Reflectors provide a main beam for distance, spill for close up. TIR optics provide a main beam only. No use seeing over 300 feet away and twisting your ankle because you can not see the pothole/gopher hole right in front of you.
In the olden days CPF members stick satin scotch tape on the front of their Inova X1 lens to diffuse and widen the beam. And they bought the reflector Nuwai QIII instead of the optic Nuwai Aurora.


----------



## ^Gurthang (May 15, 2010)

K,

I've been thinking the same thing. Anyone tried DigiKey for these optics? 

This is an interesting Ledil optic: the Rocket SS [smooth spot]
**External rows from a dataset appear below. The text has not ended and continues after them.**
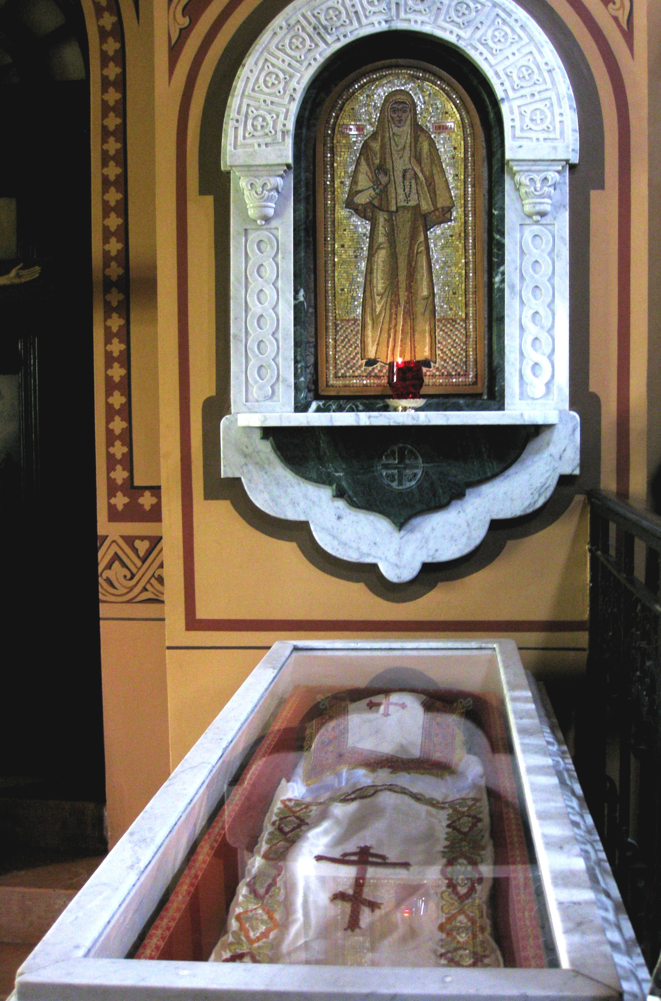 Church of Saint Mary Magdalene כנסיית מריה מגדלנה (כנסיית הבצלים) Tomb of Holy Martyr Varvara Alexeyevna Yakovleva) קבר הנסיכה אליס
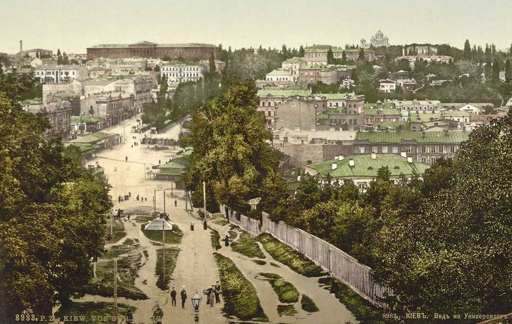 Будівля Київського університету в кінці ХІХ ст.
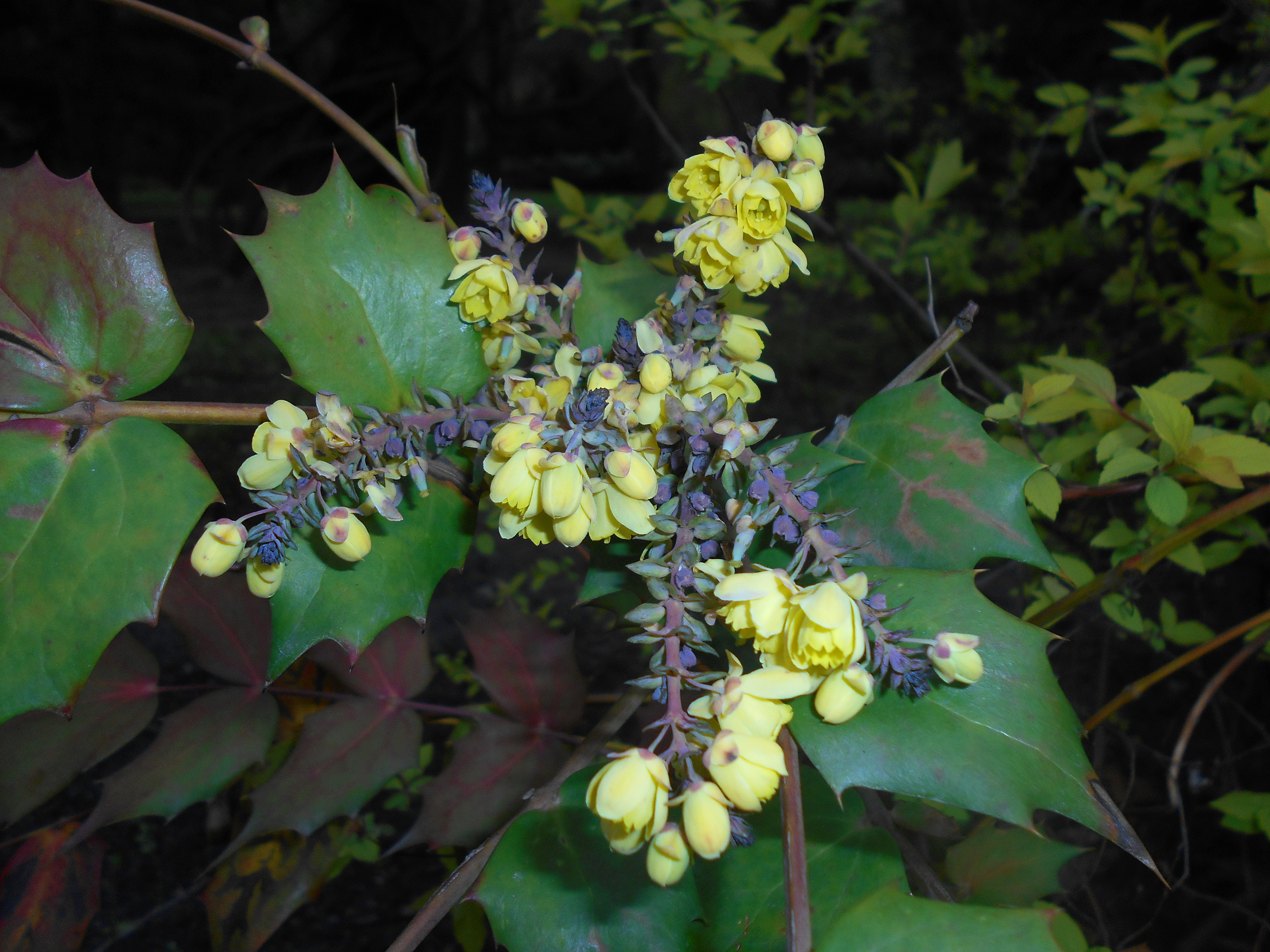 Mahonia bealei, Ogród Botaniczny UMCS w Lublinie
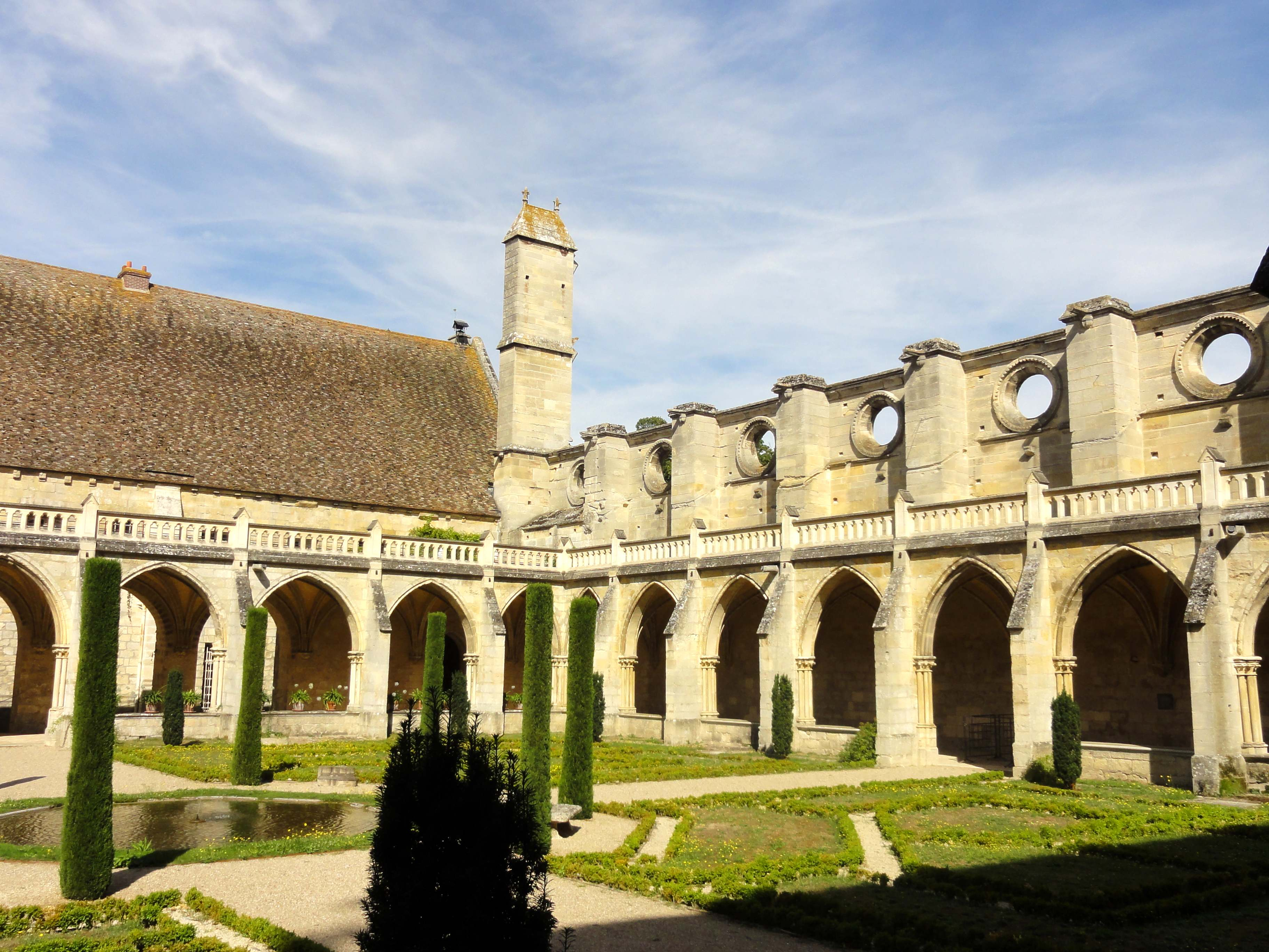 Cloître - voir titre.
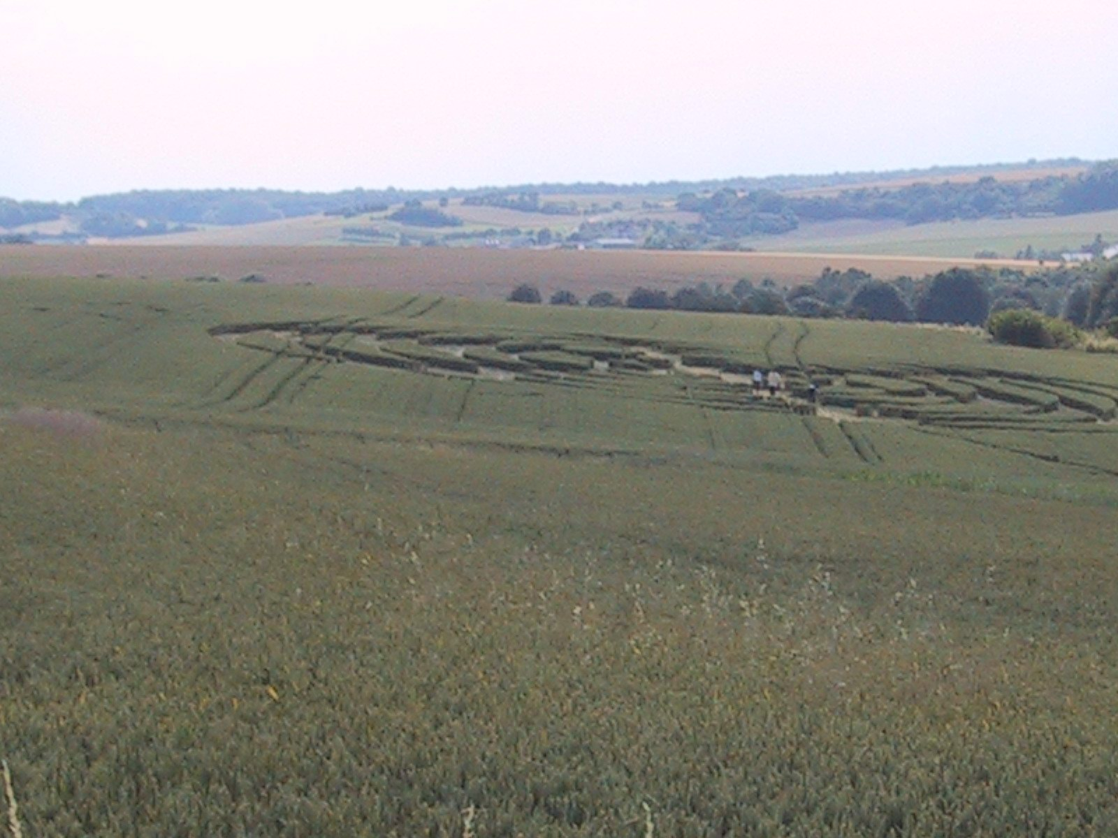 Ein Kornkreis aus Bedersdorf, leider aber eine Fälschung des Südwestrundfunks en: A crop circle (found in Bedersdorf) and a fake by Südwestrundfunk

http://www.ledil.fi/datasheets/DataSheet_Rocket.pdf

In stock at DigiKey, maybe time to order it and a few other optics.


----------



## jimmy1970 (May 15, 2010)

The Malkoff M60 is an excellent example of how optics can actually provide superior throw & spill! The spill beam of the M60 extends right down to the feet of the operator if the light is held in a horizontal, forward facing position. No light I have seen can match this ability.

I say, bring on more optics!!!

James...


----------



## gcbryan (May 15, 2010)

I agree. I think they should/could replace all reflectors with the exception of the dedicated "throwers". In that case aspherics are better so even then most reflectors would not be needed.

I think a few of the negative comments in this thread are from those who are confusing TIR optics with aspherics (regarding the no spill type comments).


----------



## Noctis (May 15, 2010)

kramer5150 said:


> Why dont more manufacturers use them? What is it that the manufacturers don't like about them?
> 
> PROS:
> -optical efficiency
> ...


Well, optics have to be specifically made for each individual LED, whereas with reflectors all you really have to worry about is the size of the opening where the LED fits in.

Looking at my DeCree XP-G, focusing the optic seems to be a pain, and the cheap glue tends to get unstuck easily.

Nailbender says that using an XRE with an optic doesn't necessarily mean more throw. And considering the hotspot of my SST-50 is much more noticeable on the high ceiling of a large supermarket(50+ ft) than my Malkoff M60, I'd be inclined to agree.

Then we also have to start the 20 page debate on whether an optic or reflector causes more lumen loss.

However, nowadays I believe that a beam profile like the M61 with tons of spill is more preferable to the tight beam of the M60.

I still think the optics option should be available for the enthusiast, but long story short, it probably isn't practical or cost effective.


----------



## defloyd77 (May 15, 2010)

gcbryan said:


> I think a few of the negative comments in this thread are from those who are confusing TIR optics with aspherics (regarding the no spill type comments).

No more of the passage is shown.